We can forcefully reset the voting set of a group (breaking the safety of the Raft protocol). This effectively means that we create a new majority that is independent from the old one. Having two independent majorities might cause the following problems if nodes that didn’t take part in the repair come back online:
- If the returning nodes were included in the voting set of the group before the majority loss, then they can form the old majority again. The new leader would append the new configuration (containing the old voting members) to all nodes that it knows about (for MG, this is all nodes in the cluster due to learners). This might cause the leadership of the group to be hijacked by the old nodes that saw no repair, which might result in inconsistent data in the group state machines
- It might happen that the nodes that come back online had applied some command X before going offline such that no node (which took part in the repair) saw that command, leading to the same inconsistent data problem. This could happen like this:
- ABC is the voting member set, N is a learner
- AB and N get X, it gets applied at AB and N
- AB get destroyed, N goes down
- CDE are appointed as the new voting member set
- N starts; only this node has X, and X is applied
We rely on the following property (it has to be implemented) of our networking: nodes having different cluster IDs cannot establish a network connection (handshake fails). (A node that never was a part of any cluster [a blank node] can establish connection with any other node).
For CMG, we destroy old CMG and recreate another one, doing a reinit with a new cluster ID. As a result, old and new nodes cannot connect to each other.
For MG, we recreate CMG first, even if it was not broken (to change the cluster identity and disallow old MG nodes to mix with the new ones); then we repair MG on the available nodes; then, after the node gets migrated to the new cluster, when going to start a Metastorage on it, we check if the joining node that thinks that it is a voting member is actually one of metastorageNodes. Together these solve problem 1.
Also, to solve problem 2, we do additional validations on join to only join nodes that are compatible by their Metastorage and switch others to a special ‘zombie’ state.
All data stored in CMG either can be safely lost or can be restored.

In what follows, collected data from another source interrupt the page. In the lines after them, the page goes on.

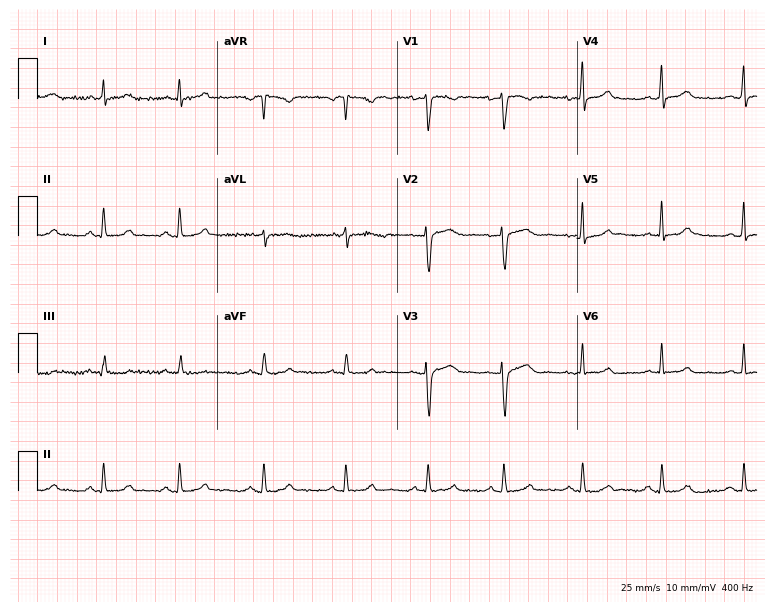
Standard 12-lead ECG recorded from a 32-year-old woman (7.3-second recording at 400 Hz). None of these six findings is recorded: first-degree AV block, right bundle branch block, left bundle branch block, sinus bradycardia, atrial fibrillation, sinus tachycardia. Findings outside these six are not listed.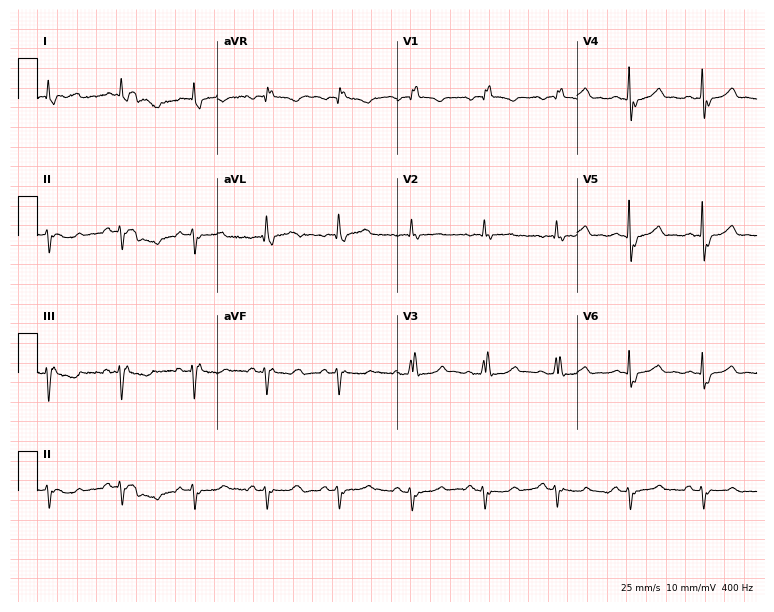
ECG — a female patient, 79 years old. Screened for six findings — first-degree AV block, right bundle branch block, left bundle branch block, sinus bradycardia, atrial fibrillation, sinus tachycardia — none is recorded.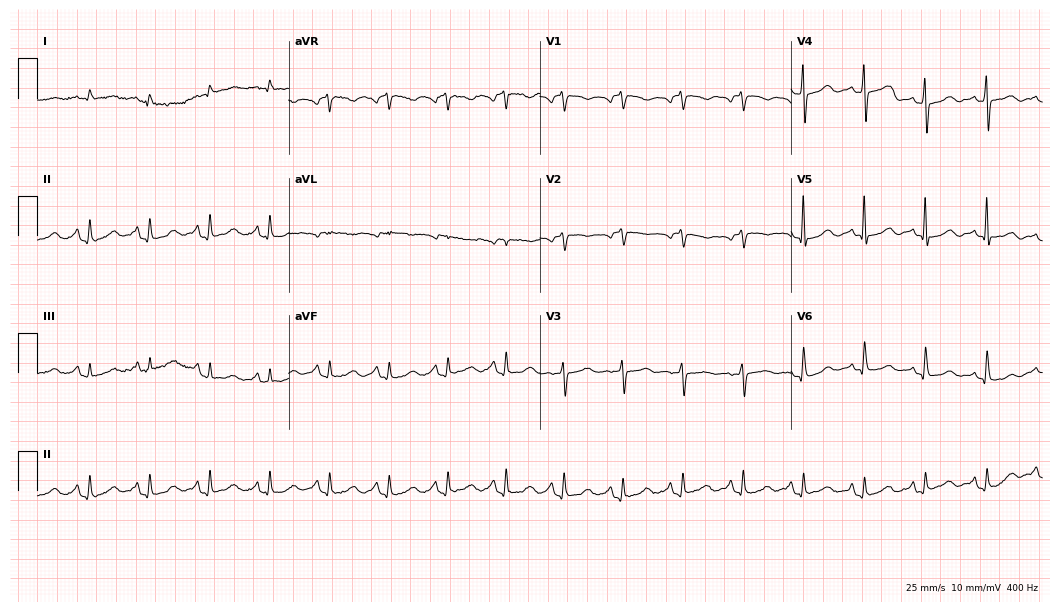
12-lead ECG (10.2-second recording at 400 Hz) from a 76-year-old woman. Screened for six findings — first-degree AV block, right bundle branch block, left bundle branch block, sinus bradycardia, atrial fibrillation, sinus tachycardia — none is recorded.

First, the user should try to restart CMG nodes to restore the majority. If it does not work, they’ll have to forcefully assign a new majority using the ‘recovery cluster reset’ command (issued manually via CLI/REST).
From the bird’s eye:
- Assign new cluster ID to the available nodes
- Restart them, recreate CMG on start, do reinit
- Migrate nodes that were offline during steps 1 and 2 to the new cluster
Details:
- User sees in the monitoring that the CMG majority is lost; they try to bring the lost nodes to life, this does not work
- User issues a ‘cluster reset’ command passing new CMG nodes (these must be in the physical topology) (‘ignite recovery cluster reset –cluster-management-group=<new-cmg-nodes>’)
- The command gets sent to the first node from new-cmg-nodes
- The node that got the repair command is the Repair Conductor
- The general procedure for CMG recreation is invoked with new CMG nodes given in the command (see below)
After this sequence is executed, the nodes of the cluster that got the ClusterResetMessage will have switched to the new CMG.
The procedure might fail at least for the following reasons:
- Some of the CMG nodes specified by the user are not in the physical topology
- The Conductor does not have all the information it needs to start the procedure
In any of these cases, an error should be reported to the user, and the user should try another time (probably, choosing other CMG nodes and/or different Conductor).
This procedure is initiated while repairing the CMG, MG or both. When only the MG lost its majority, we still re-create the CMG to prohibit the old MG majority from joining the new cluster and interfering with the MG repair.
The procedure gets the following parameters:
- New CMG nodes
- New MG replication factor (if MG is to be repaired)
New CMG nodes will be specified by the user as the ‘cluster reset’ command argument.
The node that got the repair command is the Repair Conductor. The Conductor must have cluster state in its Vault (to reuse old cluster name and so on when building new cluster state) and at least 1 revision must be applied in the Metastorage underlying structures (the MG group itself might not be available, but its storage is inspectable); if one of the conditions is broken, it returns an error to the user that asks to try issuing the command to another node. This makes sure that the Conductor has all the information it needs and that the cluster was initialized (this is to make sure that the initialConfiguration is already applied as we’ll throw away the contents of the CMG).
- The Conductor sends ClusterResetMessage to all the nodes that are currently in the physical topology (including itself, with one difference - if MG is to be repaired, the message to self includes additional attributes: conductor=true, nodes=<set-of-nodes-to-which-the-message-gets-sent>); the message contains:
- new CMG nodes
- MG nodes (taken from the old CMG state)
- cluster name (taken from the old CMG state)
- new random cluster ID
- mgReplicationFactor, if provided
- Upon receiving a ClusterResetMessage, a node does the following:
- Stores it to the Vault
- Responds with OK
- Restarts itself (Conductor does this only after it gets OK from all other nodes to which it sent the message, or a timeout passes)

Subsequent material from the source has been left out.